The work was everything that keeps that from being a security hole:
- A narrow allowlist. Attachable paths are scratch dirs (
/tmp,/var/tmp), not my home directory and not the source tree. Symlinks get resolved before the check, so a/tmp/xthat points at/etc/passwdis rejected. - Limits, enforced. Per-file and total-payload size caps, a maximum attachment count, and regular files only (no devices, sockets, or FIFOs).
- Failures are always visible. If a marker can’t be honored, the bridge emits a tagged reason in the thread rather than dropping it silently. (Filenames in those tags get defanged first, so a file named to ping a channel can’t.)
The bug class that unit tests can’t see
Every package in the bridge had green unit tests. Production was still broken in ways those tests missed, because the bugs lived in the wiring between packages, not inside any one of them. A serializer that round-tripped perfectly on its own, talking to a consumer that expected a slightly different shape. A retry that was perfectly correct, sitting on top of a verifier that lied (see above).
So I wrote an integration harness that exercises the real seams: a real session, a real relay, a real round-trip, with assertions on the observable end-to-end behaviour. Did the message actually arrive? Did the file actually attach? Did a forced failure actually surface a tag in the thread? It caught several bugs that had sailed straight through the passing unit tests.

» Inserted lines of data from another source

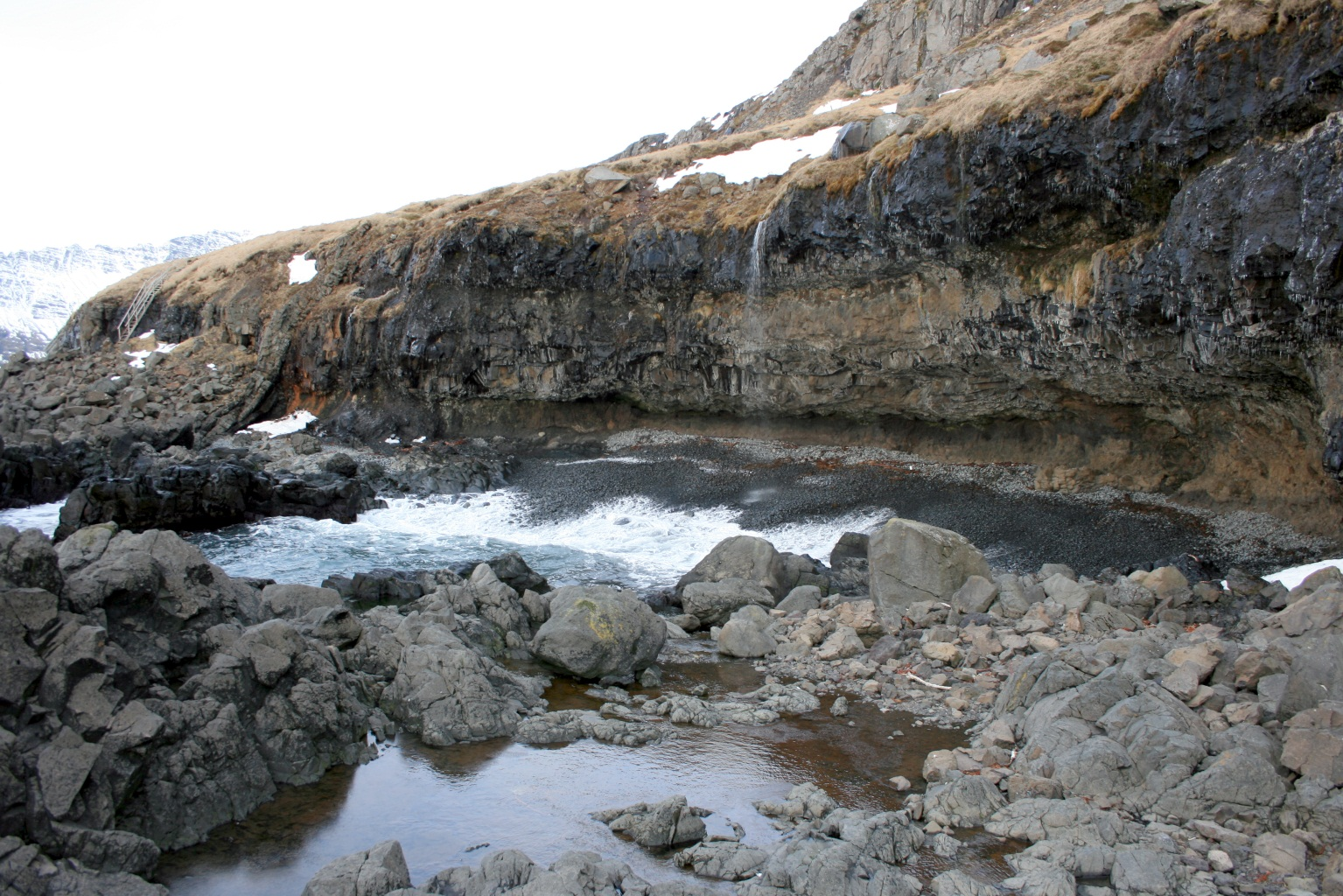 Páskahellir utan við Neskaupstað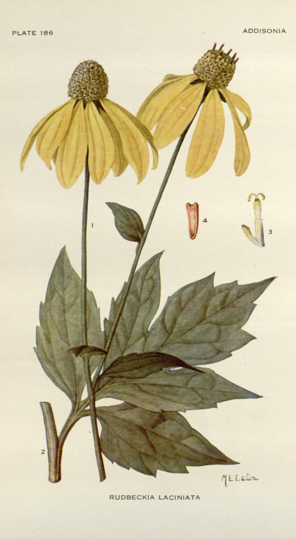 Legende: 1 Oberer Teil der Pflanze. 2 Unteres Stängelblatt. 3 Röhrenblüte mit Spreublatt. 4 Frucht.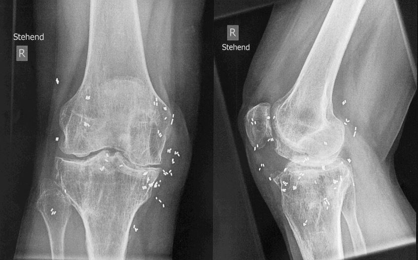 Gonarthrose mit Goldimplantaten

Same reason I run inference SLOs and dead-man’s switches (other posts). Anything I leave running unattended has to get loud when it breaks.
It’s declarative, and agents maintain it
The bridge, the two relay identities, the scheduler, the control-plane timer - all of it is a NixOS module, built and deployed the same declarative way as the rest of my fleet. A new machine is a config directory and a deploy command, and the whole agent stack comes up identically every time.
When the packaging needs a change or a new component wired in, I mostly have Claude do it: edit the Nix module, build it, deploy it. So the agent stack is kept reproducible and deployable by a coding agent.
Why a homelab toy is the day job
The scale is small: a Discord bot for a few agents on one box. The questions are the ones you hit building any reliable distributed system. How do you deliver a message across a timing boundary and know it landed? How do you let an untrusted producer hand you a file safely? How do you test a system whose bugs live between its parts? The worst failure here is a missed agent question. At work the stakes are higher and the questions are identical.
I trust the bridge now. When my phone’s quiet the agents are getting on with it; when it buzzes, something needs me.